Records drawn from a dataset |
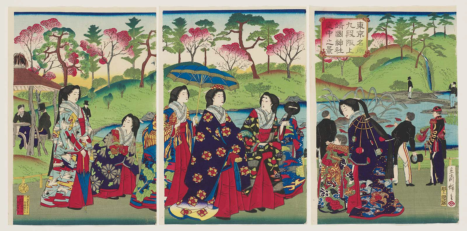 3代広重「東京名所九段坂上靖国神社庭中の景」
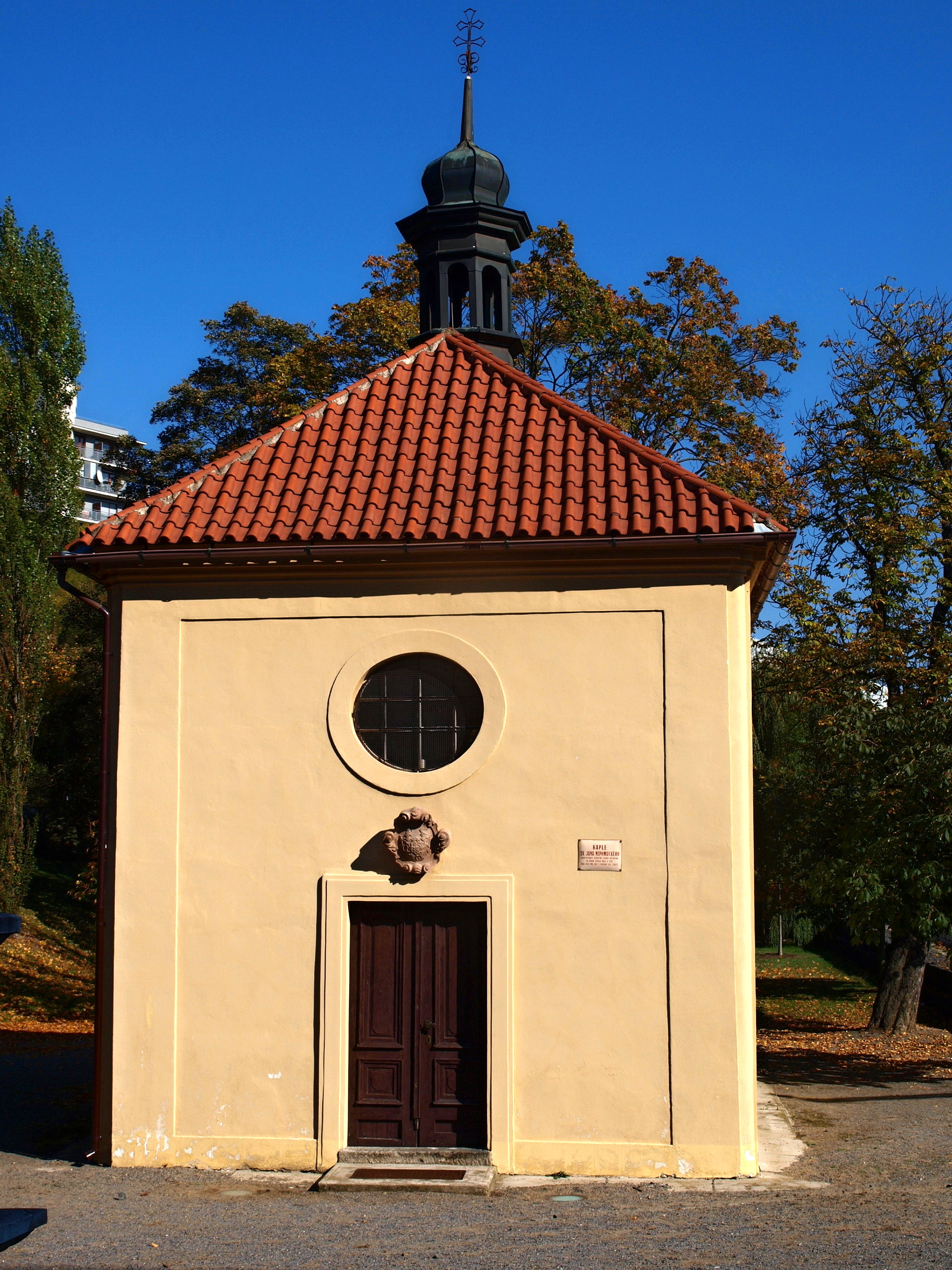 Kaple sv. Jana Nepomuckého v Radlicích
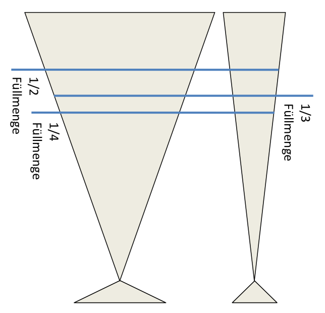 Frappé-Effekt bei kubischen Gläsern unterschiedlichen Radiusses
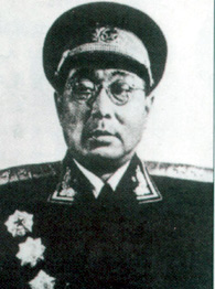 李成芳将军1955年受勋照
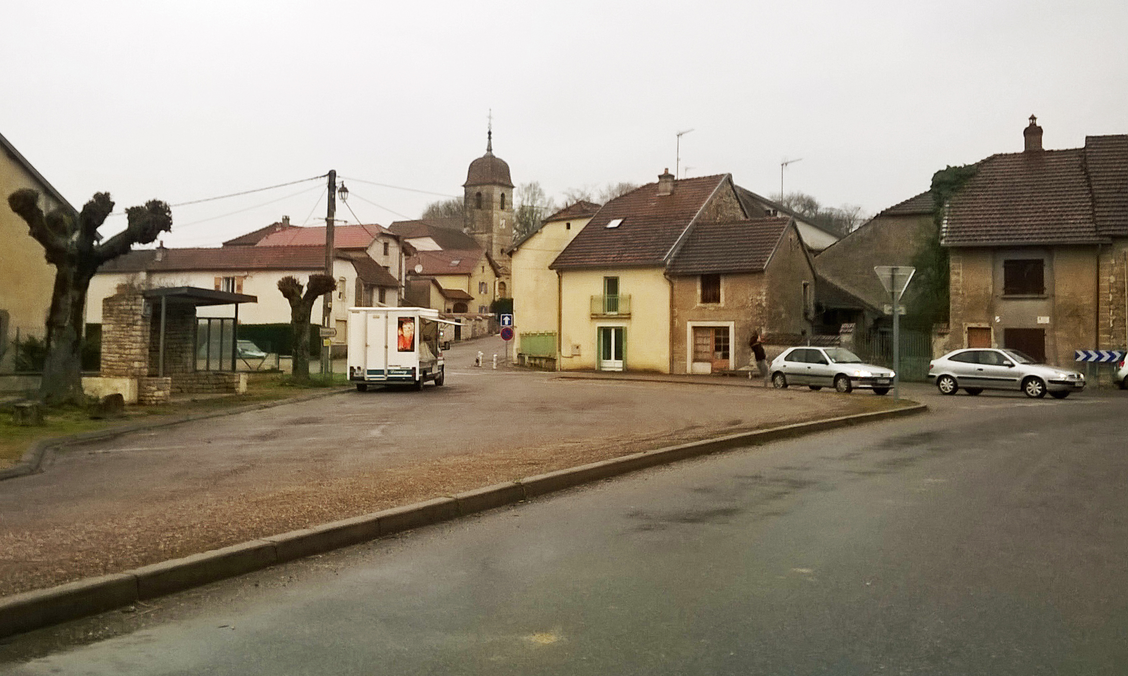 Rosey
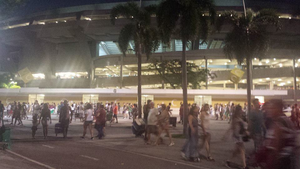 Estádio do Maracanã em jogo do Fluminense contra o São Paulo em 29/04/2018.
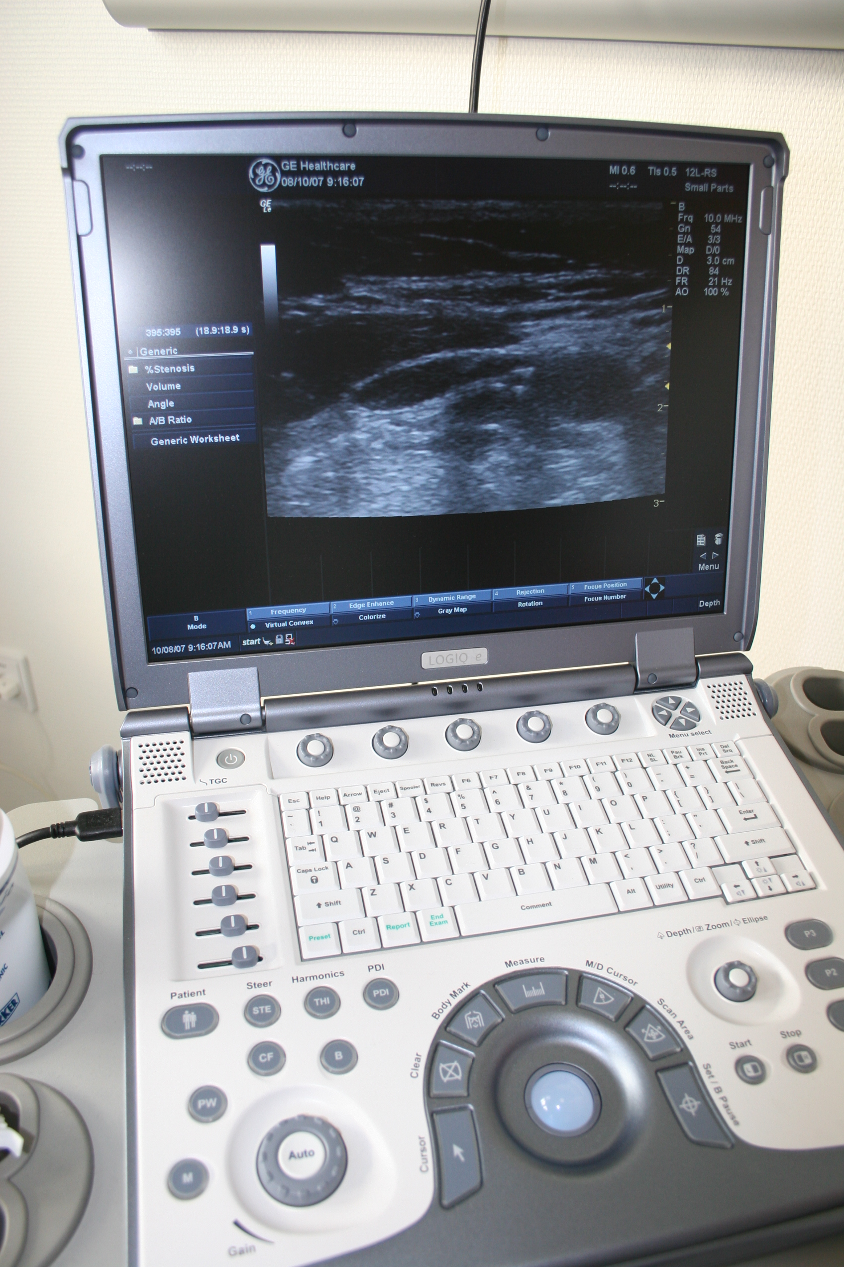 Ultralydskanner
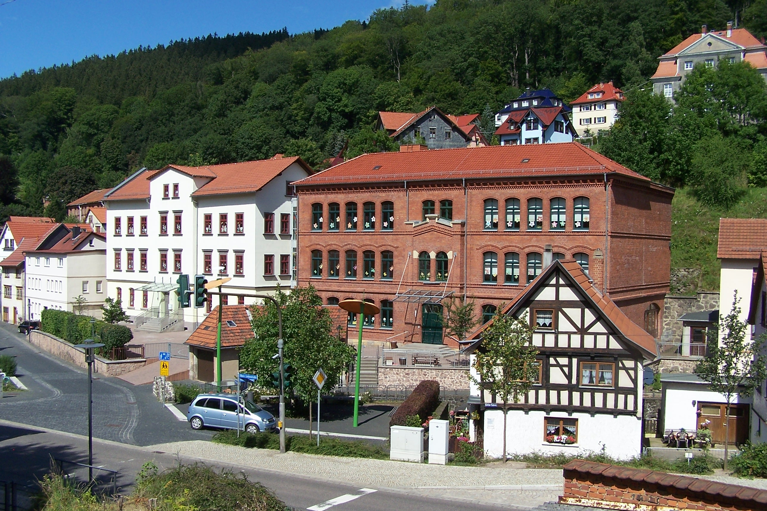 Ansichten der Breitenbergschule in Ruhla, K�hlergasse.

Problem details |
Set down a word-for-word copy of the records, dropping any picture.

Answer space |
 3代広重「東京名所九段坂上靖国神社庭中の景」
 Kaple sv. Jana Nepomuckého v Radlicích
 Frappé-Effekt bei kubischen Gläsern unterschiedlichen Radiusses
 李成芳将军1955年受勋照
 Rosey
 Estádio do Maracanã em jogo do Fluminense contra o São Paulo em 29/04/2018.
 Ultralydskanner
 Ansichten der Breitenbergschule in Ruhla, K�hlergasse.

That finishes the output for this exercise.